The Sir2 chromatin regulatory factor links maintenance of genomic stability to life span extension in yeast. The mammalian Sir2 family member SIRT6 has been proposed to have analogous functions, because SIRT6-deficiency leads to shortened life span and an aging-like degenerative phenotype in mice, and SIRT6 knockout cells exhibit genomic instability and DNA damage hypersensitivity. However, the molecular mechanisms underlying these defects are not fully understood. Here, we show that SIRT6 forms a macromolecular complex with the DNA double-strand break (DSB) repair factor DNA-PK (DNA-dependent protein kinase) and promotes DNA DSB repair.

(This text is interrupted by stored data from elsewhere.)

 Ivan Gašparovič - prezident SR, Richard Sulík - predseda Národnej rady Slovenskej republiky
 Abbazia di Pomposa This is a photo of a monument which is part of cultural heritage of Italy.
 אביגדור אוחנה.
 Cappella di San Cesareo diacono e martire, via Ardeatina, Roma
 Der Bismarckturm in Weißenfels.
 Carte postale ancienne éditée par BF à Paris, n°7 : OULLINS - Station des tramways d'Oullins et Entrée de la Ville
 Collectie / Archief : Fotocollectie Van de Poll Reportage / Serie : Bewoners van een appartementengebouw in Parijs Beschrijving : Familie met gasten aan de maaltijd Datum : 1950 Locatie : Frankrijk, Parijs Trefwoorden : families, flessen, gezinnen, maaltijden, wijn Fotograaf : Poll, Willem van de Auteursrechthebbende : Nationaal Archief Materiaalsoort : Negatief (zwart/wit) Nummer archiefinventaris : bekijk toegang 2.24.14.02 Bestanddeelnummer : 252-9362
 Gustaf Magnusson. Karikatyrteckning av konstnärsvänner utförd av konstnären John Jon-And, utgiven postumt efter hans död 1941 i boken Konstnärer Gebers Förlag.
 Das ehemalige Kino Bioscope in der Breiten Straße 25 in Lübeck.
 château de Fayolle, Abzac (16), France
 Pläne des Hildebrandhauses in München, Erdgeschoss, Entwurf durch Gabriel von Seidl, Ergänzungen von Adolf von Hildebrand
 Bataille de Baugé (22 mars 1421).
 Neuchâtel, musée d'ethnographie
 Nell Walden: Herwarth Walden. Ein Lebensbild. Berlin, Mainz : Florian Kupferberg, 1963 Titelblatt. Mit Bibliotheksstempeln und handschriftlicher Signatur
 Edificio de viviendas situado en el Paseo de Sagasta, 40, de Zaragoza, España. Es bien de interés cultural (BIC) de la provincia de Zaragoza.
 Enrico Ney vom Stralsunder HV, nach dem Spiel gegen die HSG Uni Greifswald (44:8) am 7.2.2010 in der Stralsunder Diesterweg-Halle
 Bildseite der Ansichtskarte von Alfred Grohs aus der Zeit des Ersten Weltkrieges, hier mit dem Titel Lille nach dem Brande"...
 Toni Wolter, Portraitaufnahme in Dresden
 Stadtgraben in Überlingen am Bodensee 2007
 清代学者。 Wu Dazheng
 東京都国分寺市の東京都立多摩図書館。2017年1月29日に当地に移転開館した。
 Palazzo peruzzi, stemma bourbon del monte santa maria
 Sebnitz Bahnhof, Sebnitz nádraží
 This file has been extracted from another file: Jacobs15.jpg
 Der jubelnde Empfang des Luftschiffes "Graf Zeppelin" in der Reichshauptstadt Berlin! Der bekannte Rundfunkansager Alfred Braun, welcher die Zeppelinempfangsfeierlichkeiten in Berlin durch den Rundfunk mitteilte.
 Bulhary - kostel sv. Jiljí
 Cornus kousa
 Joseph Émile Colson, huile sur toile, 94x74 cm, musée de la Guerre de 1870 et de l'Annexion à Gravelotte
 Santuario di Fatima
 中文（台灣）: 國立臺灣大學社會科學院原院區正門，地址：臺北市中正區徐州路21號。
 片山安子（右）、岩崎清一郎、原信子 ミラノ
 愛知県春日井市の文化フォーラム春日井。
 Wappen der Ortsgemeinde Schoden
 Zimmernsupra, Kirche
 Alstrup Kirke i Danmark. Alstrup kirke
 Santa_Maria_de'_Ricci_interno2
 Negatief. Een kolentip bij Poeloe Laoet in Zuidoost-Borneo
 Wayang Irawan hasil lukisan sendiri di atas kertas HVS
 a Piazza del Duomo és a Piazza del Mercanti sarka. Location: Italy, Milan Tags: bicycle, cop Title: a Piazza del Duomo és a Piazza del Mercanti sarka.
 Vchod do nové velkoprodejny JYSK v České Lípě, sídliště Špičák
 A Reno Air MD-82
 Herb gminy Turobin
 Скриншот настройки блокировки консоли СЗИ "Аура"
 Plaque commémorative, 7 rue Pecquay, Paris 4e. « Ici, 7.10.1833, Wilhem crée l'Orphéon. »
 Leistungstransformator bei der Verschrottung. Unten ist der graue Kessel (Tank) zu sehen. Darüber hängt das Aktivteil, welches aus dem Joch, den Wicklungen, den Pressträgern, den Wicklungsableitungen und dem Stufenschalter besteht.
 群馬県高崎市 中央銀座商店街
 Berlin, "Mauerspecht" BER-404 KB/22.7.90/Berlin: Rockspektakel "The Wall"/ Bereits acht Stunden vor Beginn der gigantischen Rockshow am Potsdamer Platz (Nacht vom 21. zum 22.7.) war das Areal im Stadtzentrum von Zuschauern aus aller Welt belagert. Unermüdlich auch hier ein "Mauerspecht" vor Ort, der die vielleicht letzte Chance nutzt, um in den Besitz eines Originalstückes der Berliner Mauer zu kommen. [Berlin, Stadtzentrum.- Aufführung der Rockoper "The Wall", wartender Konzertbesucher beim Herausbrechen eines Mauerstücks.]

In response to DSBs, SIRT6 associates dynamically with chromatin and is necessary for an acute decrease in global cellular acetylation levels on histone H3 Lysine 9. Moreover, SIRT6 is required for mobilization of the DNA-PK catalytic subunit (DNA-PKcs) to chromatin in response to DNA damage and stabilizes DNA-PKcs at chromatin adjacent to an induced site-specific DSB. Abrogation of these SIRT6 activities leads to impaired resolution of DSBs. Together, these findings elucidate a mechanism whereby regulation of dynamic interaction of a DNA repair factor with chromatin impacts on the efficiency of repair, and establish a link between chromatin regulation, DNA repair, and a mammalian Sir2 factor.